I was totally bowled over - I had picked the date without realising there was also Cross-countries later in the day and the Bingley Harriers V Cyclists race from the same venue in the afternoon (made for a very busy pub with happy landlords!). Camille, Dianne, Helen and Lorna were all using this 6ish mile trot as a warm up for their cross country (something slightly wrong about that but nuff said)! Big thanks to Matt and Roy from The Fisherman at Bingley for allowing me to wake them up and then trample around their lovely pub leaving various children and Irene there for the duration of the run! Very sadly Irene couldn't run with us as she has such a painful cellulitis infection in her foot. Given that she was the inspiration behind the run it was very sad that she wasn't able to run but I am hugely grateful that she still turned up to see us off and support me.
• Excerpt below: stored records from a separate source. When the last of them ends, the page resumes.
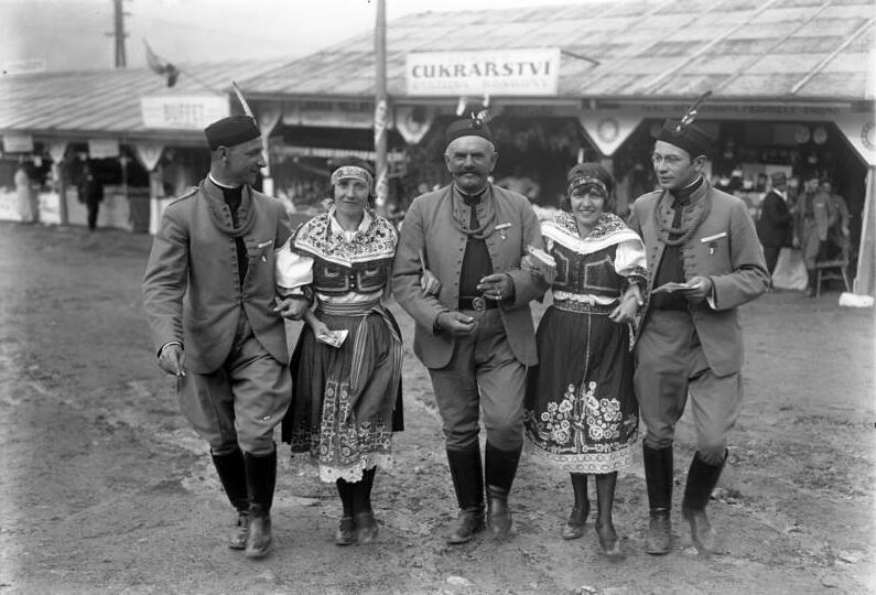 Das grösste Turnfest der Welt ! Das Sokolfest in Prag. Alle 5 bis 6 Jahre treffen sich die in dem Sokol-Verband zusammengeschlossenen Frauen und Männer zu einem Turnfest bei welchem mitunter 30 bis 40 000 Teilnehmer zusammenkommen. Sokol-Turner und Turnerinnen in ihrer Nationaltracht, auf dem Sokolfest in Prag.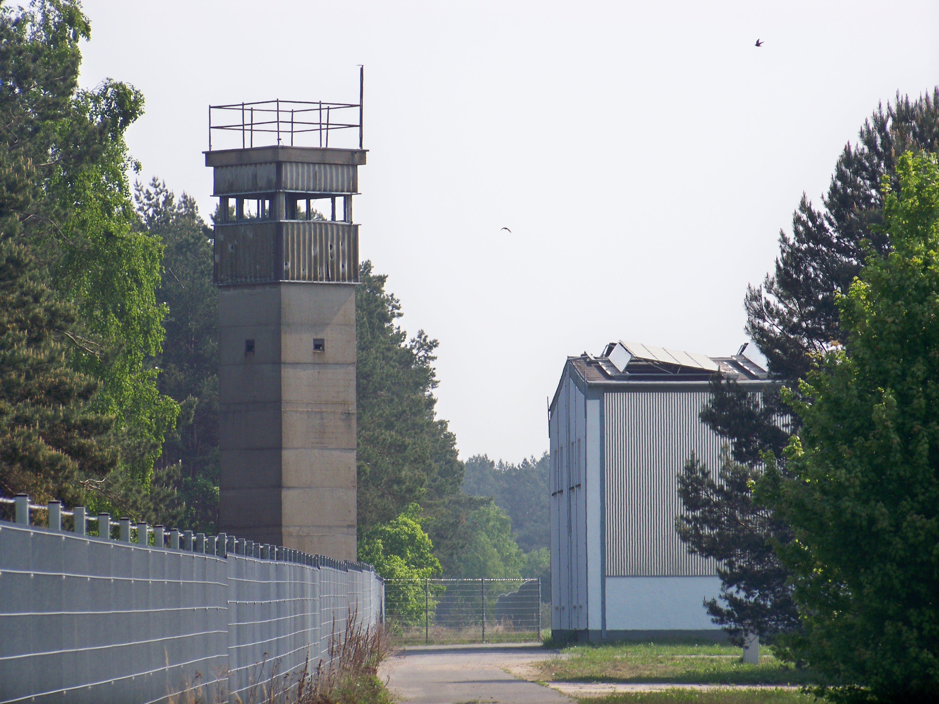 Wachturm und Hangar des ehemaligen Flugplatz Eilenburg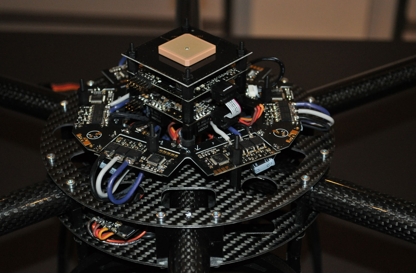 Auf dem Bild von rc-quadrocopter.de ist die Steuereinheit eines Multicopter / Quadrocopter System zu sehen. Im oberen Bereich finden Sie das GPS Modul, darunter das Navi Board gefolgt von der FlightControl mit den eingebauten Gyros zur Stabilisierung. Im äußeren Kranz erkennt man die Brushless Motorregler.

A very special lady! 

The wonderful Mike arrived as promised to provide event photography services and I'm sure you'll agree did a superb job at capturing the colour, energy and happiness gathered together on a gorgeously beautiful November morning. 

Setting off along the tow path, on to the river path before cutting up a steepish ascent on to the top of Shipley Glen we passed walkers, cyclists, runners, rowers (on the river), spectators and parents watching the rowing and most of them barely passed comment as this trail of tutu clad, chattering runners passed them! 

Once up on to the Glen the dogs raced rings round us enjoying the size of the pack they had been adopted in to. 

As we ran I chatted to many people who I've only really shared greetings with both virtually through facebook land or in person when our paths have crossed in brief moments of time.  From tales of massive lakeland adventures and plans for Bob Graham rounds through to some who had never run off road before we had the most wonderful group together all sharing what was for me, my biggest achievement. Some will run 3 or 4 times the distance I have managed, others will have their own targets and goals. What's certain is that we can all achieve far more when we have the support of friends, colleagues and like minded people who share their achievements and experiences to help and support others to achieve theirs, what ever they are. 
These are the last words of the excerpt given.